Явился Тиунов и тоже шептал:

— Я говорю — отечество, Россия! Дорогие мои — собор строить разрешено, а вы опять — бойню…

Люба утешала его тихими словами, белки её глаз стали отчего-то светлей, а зрачки потемнели, она держалась в доме, как хозяйка, Шакир особенно ласково кивал ей головой, и это было приятно Кожемякину — тягостная вялость оставляла его, сердце работало увереннее.

На другой день с утра явился Сухобаев, он смотрел на Кожемякина, точно мерку на память снимал с него, и ворчал:

— Это не более, как всеобщая куриная слепота-с!

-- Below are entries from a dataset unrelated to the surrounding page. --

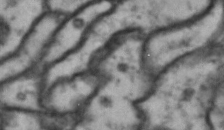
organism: Drosophila
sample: Brain
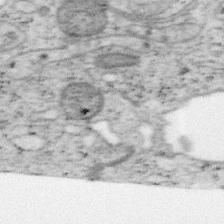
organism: Mouse
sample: OT-I killer T cells with ID8 ovarian cancer cells
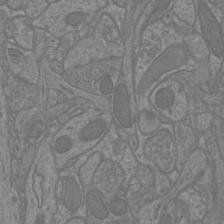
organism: Mouse
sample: Cortical neurons
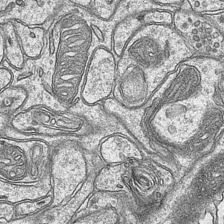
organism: Mouse
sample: CA1 Hippocampus
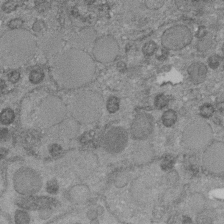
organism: C. elegans
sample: C. elegans embryo early stage
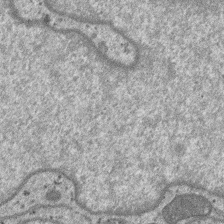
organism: Human
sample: Lung epithelial cells infected with SARS-CoV-2
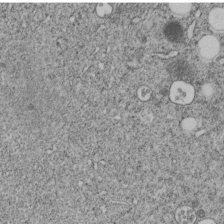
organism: C. elegans
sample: C. elegans embryo early stage
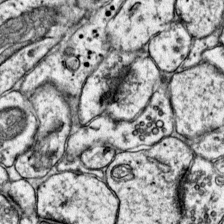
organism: Mouse
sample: Primary visual cortex
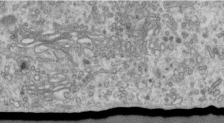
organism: Human
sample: Centriole in RPE cells
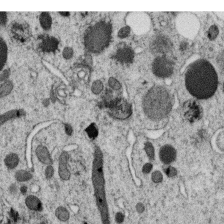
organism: C. elegans
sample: C. elegans oocyte; sperm cells
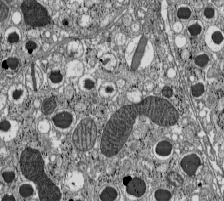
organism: C57BL Mouse
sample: Pancreatic islet
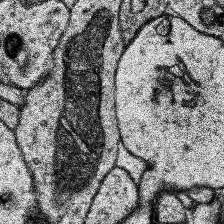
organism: Human
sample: Temporal Lobe
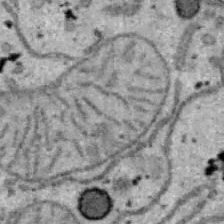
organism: Mouse
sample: Liver from an obese (ob/ob) mouse
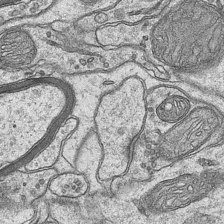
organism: Mouse
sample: CA1 Hippocampus
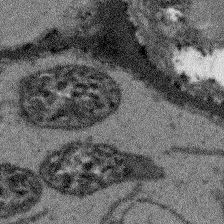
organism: Arabidopsis thaliana
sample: Root tip
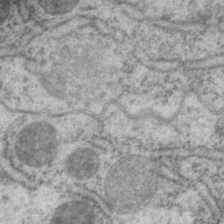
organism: P. pacificus
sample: Pharynx
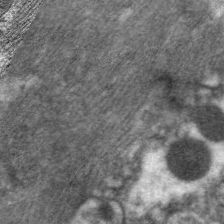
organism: C. elegans
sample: Pharynx
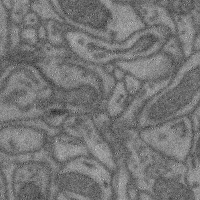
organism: Mouse
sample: Cerebral cortex
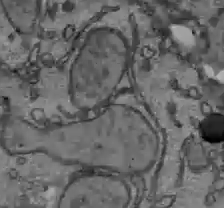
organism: C57BL Mouse
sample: Liver
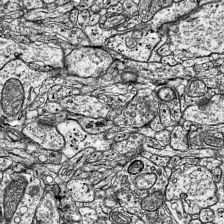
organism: Mouse
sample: Visual Cortex
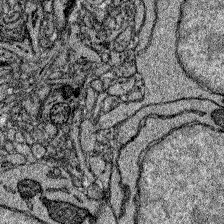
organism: Zebrafish
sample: Larval olfactory bulb
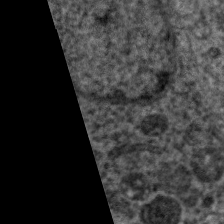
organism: C. elegans
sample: Pharynx
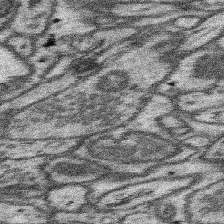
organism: Mouse
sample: Somatosensory cortex neuropil
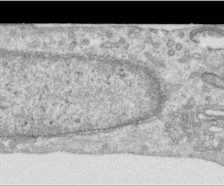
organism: Human
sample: Centriole in RPE cells
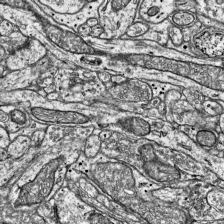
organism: Mouse
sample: Visual Cortex
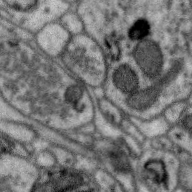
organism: Zebra finch
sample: Brain
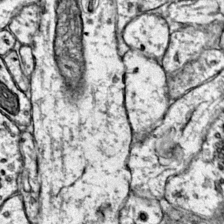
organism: Mouse
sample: Primary visual cortex
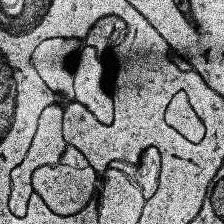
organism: Human
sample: Temporal Lobe
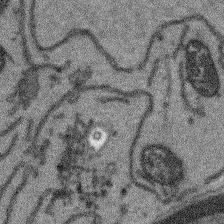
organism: Arabidopsis thaliana
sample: Root tip
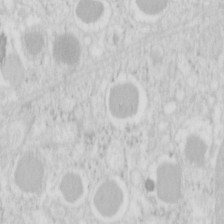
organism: Mouse
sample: Pancreas
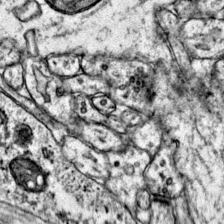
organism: Mouse
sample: Primary visual cortex
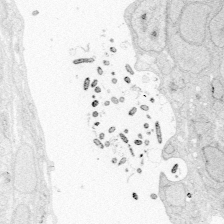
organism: Zebrafish
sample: Whole-Brain
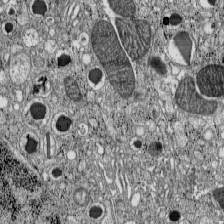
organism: C57BL Mouse
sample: Pancreatic islet
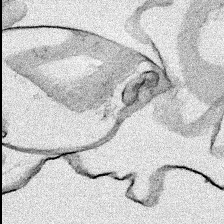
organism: Human
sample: Mitochondria in HCT116 cells
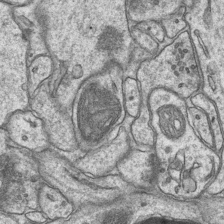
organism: Mouse
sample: CA1 Hippocampus
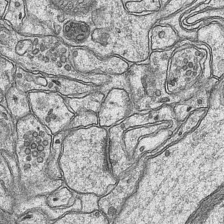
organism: Mouse
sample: CA1 Hippocampus
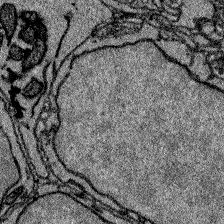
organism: Zebrafish
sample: Larval olfactory bulb
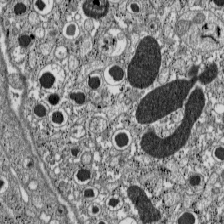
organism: C57BL Mouse
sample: Pancreatic islet
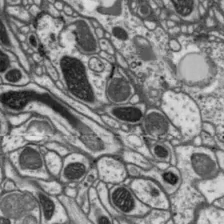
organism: Drosophila
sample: Protocerebral bridge
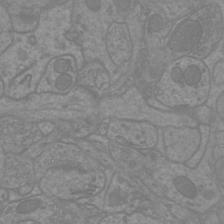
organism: Mouse
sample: Cortical neurons
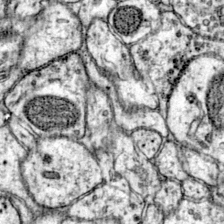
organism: Mouse
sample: Primary visual cortex
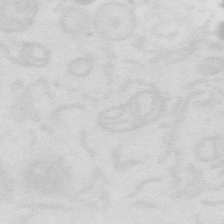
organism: Human
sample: HeLa cells
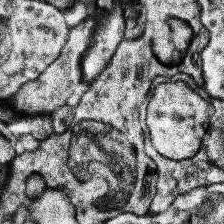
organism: Human
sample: Temporal Lobe
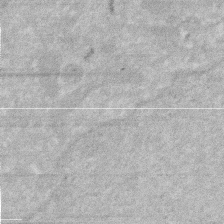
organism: Human
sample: HIV infected U937 cells
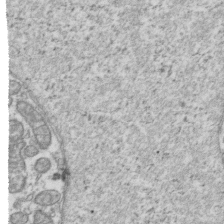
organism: Human
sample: Activated Jurkat CD4+ T cells
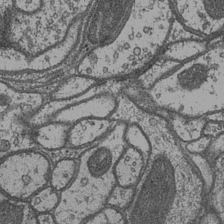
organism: Drosophila
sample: Optic medulla
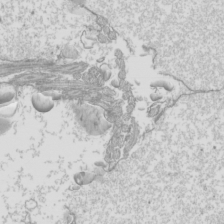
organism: Mouse
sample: Cilia; mouse epididymis
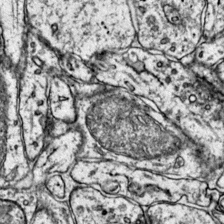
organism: Mouse
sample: Primary visual cortex
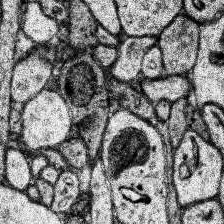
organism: Human
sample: Temporal Lobe
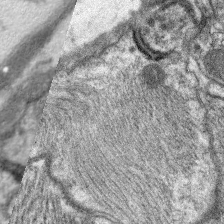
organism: C. elegans
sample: Pharynx
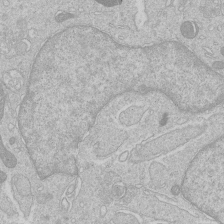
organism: Human
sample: Macrophage cells
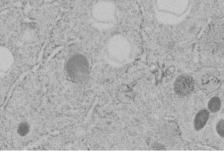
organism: C. elegans
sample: C. elegans embryo early stage
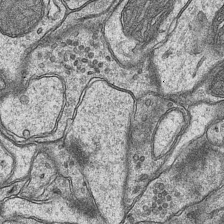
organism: Mouse
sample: CA1 Hippocampus
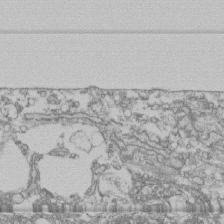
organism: Human
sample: Fibroblast cells
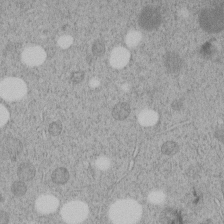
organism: C. elegans
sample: C. elegans embryo early stage
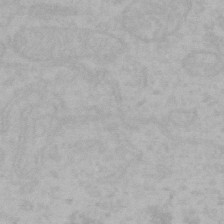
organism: Mouse
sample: Choroid plexus
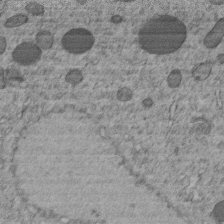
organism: C. elegans
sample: C. elegans embryo early stage
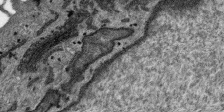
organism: Human
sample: Lung epithelial cells, uninfected (mock) control
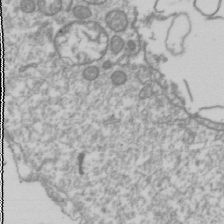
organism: Drosophila
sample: Cell division; meiosis; drosophila spermatocytes
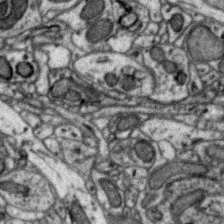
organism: Zebra finch
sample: Brain
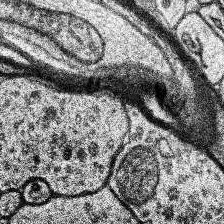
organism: Human
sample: Temporal Lobe
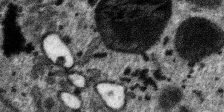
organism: Human
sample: Lung epithelial cells infected with SARS-CoV-2
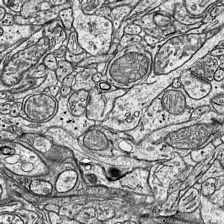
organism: Mouse
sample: Visual Cortex
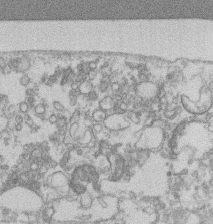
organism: Mouse
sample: T cell stromal cell synapse
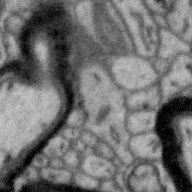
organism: Zebra finch
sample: Brain
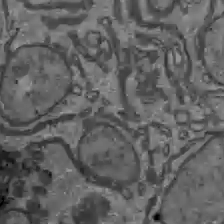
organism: C57BL Mouse
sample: Liver
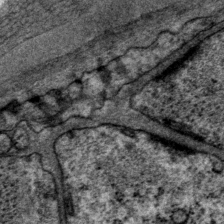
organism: P. pacificus
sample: Pharynx
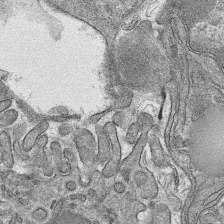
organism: Mouse
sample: Mouse hepatocytes
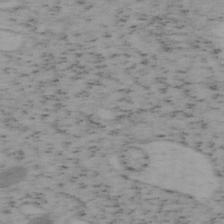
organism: Mouse
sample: OT-I killer T cells with ID8 ovarian cancer cells
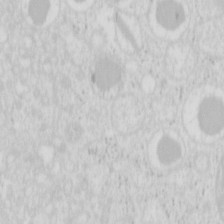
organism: Mouse
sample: Pancreas
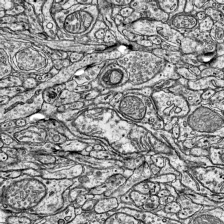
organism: Mouse
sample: Visual Cortex
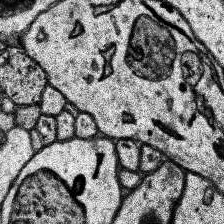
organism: Human
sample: Temporal Lobe
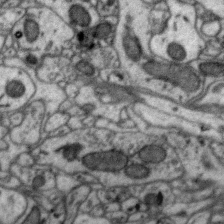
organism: Zebra finch
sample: Brain
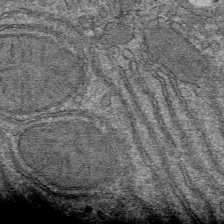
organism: Mouse
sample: Mouse hepatocytes
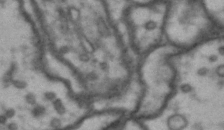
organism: Drosophila
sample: Brain
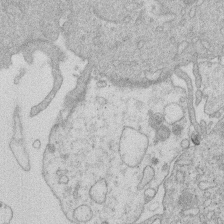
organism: Human
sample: Macrophage cells
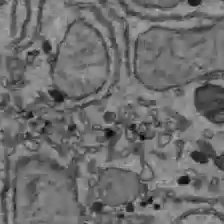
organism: C57BL Mouse
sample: Liver
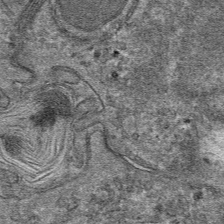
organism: Mouse
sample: Mouse hepatocytes
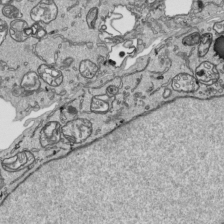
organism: Human
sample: Mitochondria in HCT116 cells
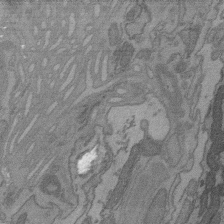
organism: C. elegans
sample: AFD neurons C. elegans
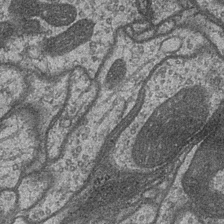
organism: Drosophila
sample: Optic medulla
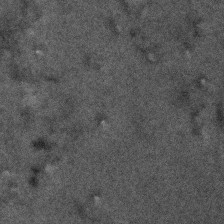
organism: Human
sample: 1205lu cells
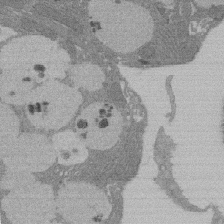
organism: Rat
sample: Salivary granule
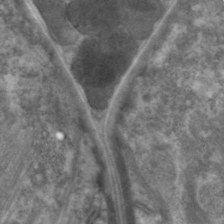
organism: C. elegans
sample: Pharynx
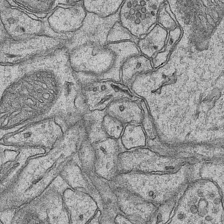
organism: Mouse
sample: CA1 Hippocampus
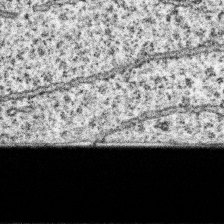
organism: Human
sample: HeLa cells
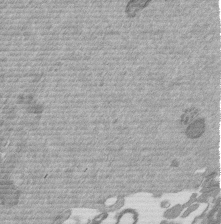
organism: Mouse
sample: Dividing mouse embryo 1 cell stage
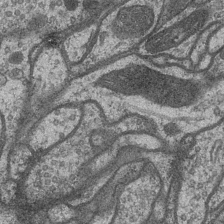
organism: Drosophila
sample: Optic medulla
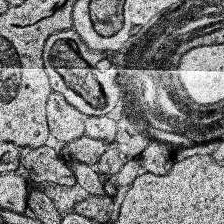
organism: Human
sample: Temporal Lobe
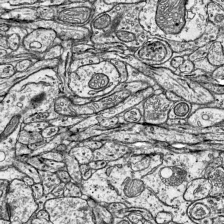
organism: Mouse
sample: Visual Cortex
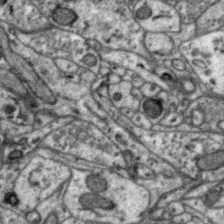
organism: Zebra finch
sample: Brain
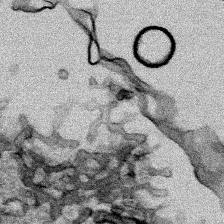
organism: Human
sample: Mitochondria in HCT116 cells
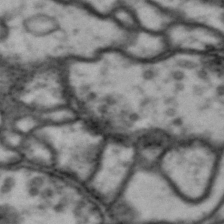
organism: Drosophila
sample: Brain
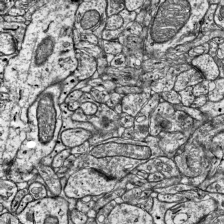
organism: Mouse
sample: Visual Cortex
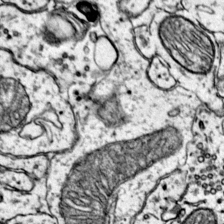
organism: Mouse
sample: Primary visual cortex
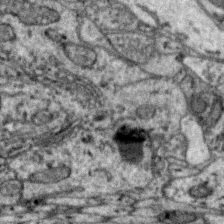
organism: Zebra finch
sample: Brain
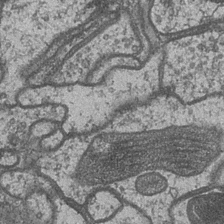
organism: Drosophila
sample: Optic medulla
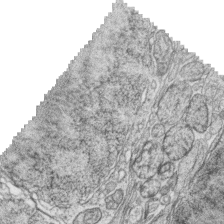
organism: Zebrafish
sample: synaptic ribbons in rod cells and cone cells
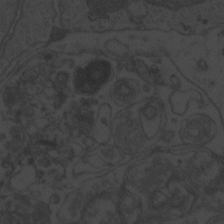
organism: Zebrafish
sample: Macrophage infected with Toxoplasma gondii
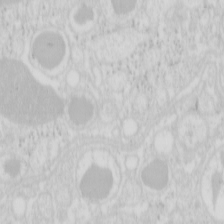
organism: Mouse
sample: Pancreas
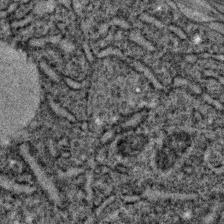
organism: C. elegans
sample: C. elegans embryo
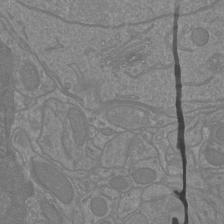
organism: Mouse
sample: Cortical neurons
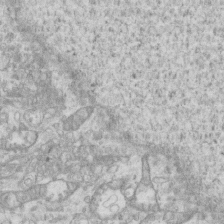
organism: Mouse
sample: Centriole in ependymal cells
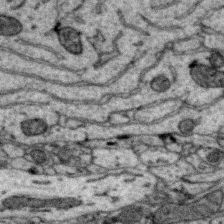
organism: Zebra finch
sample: Brain
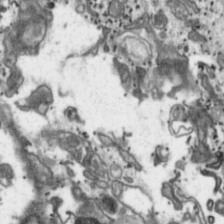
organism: Toxoplasma gondii
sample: Parasites in a vacuole inside a host cell
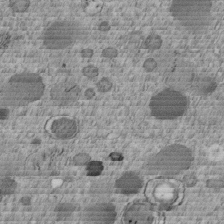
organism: C. elegans
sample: C. elegans embryo early stage
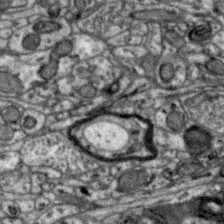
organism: Zebra finch
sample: Brain
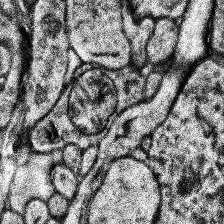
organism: Human
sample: Temporal Lobe
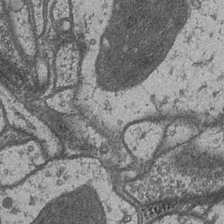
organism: Drosophila
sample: Optic medulla
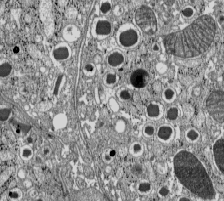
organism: C57BL Mouse
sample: Pancreatic islet
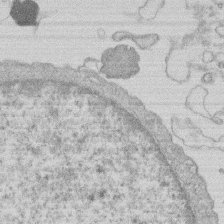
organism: Human
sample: Macrophage cells
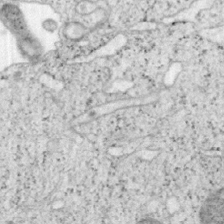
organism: Mouse
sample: OT-I killer T cells with ID8 ovarian cancer cells
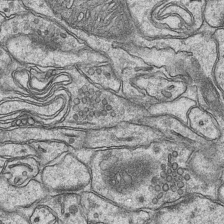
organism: Mouse
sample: CA1 Hippocampus
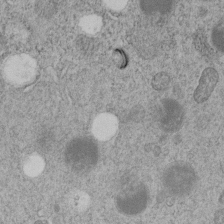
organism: C. elegans
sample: C. elegans embryo early stage
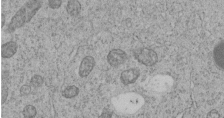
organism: C. elegans
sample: C. elegans embryo early stage
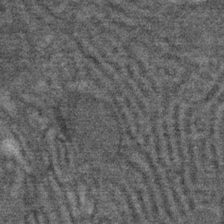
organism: Mouse
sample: Mouse Salivary gland
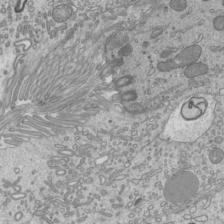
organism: Mouse
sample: Cilia; mouse epididymis
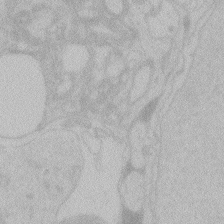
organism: Zebrafish
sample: Macrophage infected with Toxoplasma gondii
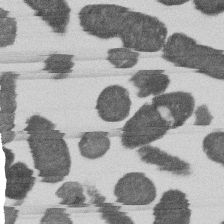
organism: E. coli
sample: Bacterial nucleoid
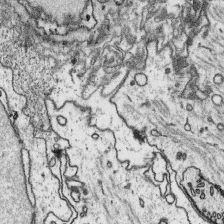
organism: Platynereis dumerilii
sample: Parapodia
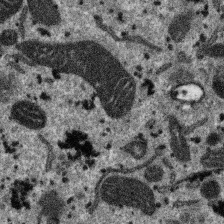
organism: Human
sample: Lung epithelial cells infected with SARS-CoV-2
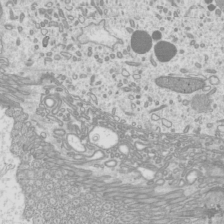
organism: Mouse
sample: Cilia; mouse epididymis
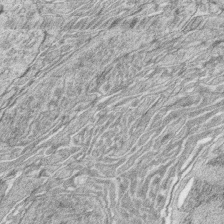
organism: Zebrafish
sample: synaptic ribbons in rod cells and cone cells
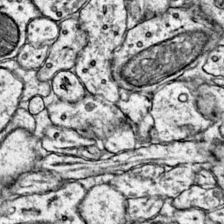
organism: Mouse
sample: Primary visual cortex
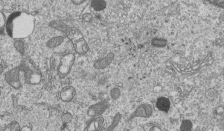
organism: Human
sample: MDA-MB-231 cells
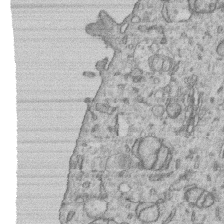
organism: Human
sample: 1205lu cells
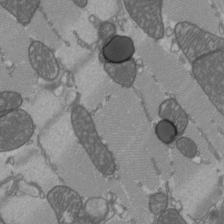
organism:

Пришёл Ваня Хряпов, хмуро объявил, что дедушка его тоже сильно захворал, и Люба, тревожно побегав по комнате, исчезла.

«Милая, — мысленно проводил её Кожемякин, — радость человеческая!»

Дни пошли крупным шагом, шумно, беспокойно, обещая что-то хорошее. Каждый день больной видел Прачкина, Тиунова, какие-то люди собирались в Палагиной комнате и оживлённо шумели там — дом стал похож на пчелиный улей, где Люба была маткой: она всех слушала, всем улыбалась, поила чаем, чинила изорванное пальто Прачкина, поддёвку Тиунова и, подбегая к больному, спрашивала:

— Ну, что — лучше?

— Лучше! — отзывался он.

Он чувствовал себя здоровым, но доктор запретил вставать. При докторе девушка странно и явно менялась: ходила как-то по-солдатски мерно и прямо, выпячивая грудь, поджав губы, следя за ним недобрыми глазами, а на вопросы его отвечала кратко, и казалось, что, говоря ему — да, она спорит с ним. Кожемякин тоже не спускал глаз с доктора, глядя на него угрюмо, недоброжелательно, и, когда он уходил, — ещё в комнате надевая на затылок и на правое ухо мягкую шляпу, — больной облегчённо вздыхал. Было странно, что обо всём, что творилось в городе, доктор почти не говорил, а когда его спрашивали о чём-нибудь, он отвечал так неохотно и коротко, точно язык его брезговал словами, которые произносил. На его жёлтом лице не отражалось ни радости, ни любопытства, ни страха, ничего — чем жили люди в эти дни; глаза смотрели скучно и рассеянно, руки касались вещей осторожно, брезгливо; все при нём как будто вдруг уставали, и невольно грустно думалось, глядя на него, что, пока есть такой человек, при нём ничего хорошего не может быть.

«Как бы он не соблазнил Любовь-то, — тревожно думалось Кожемякину. — Господи — помилуй её!»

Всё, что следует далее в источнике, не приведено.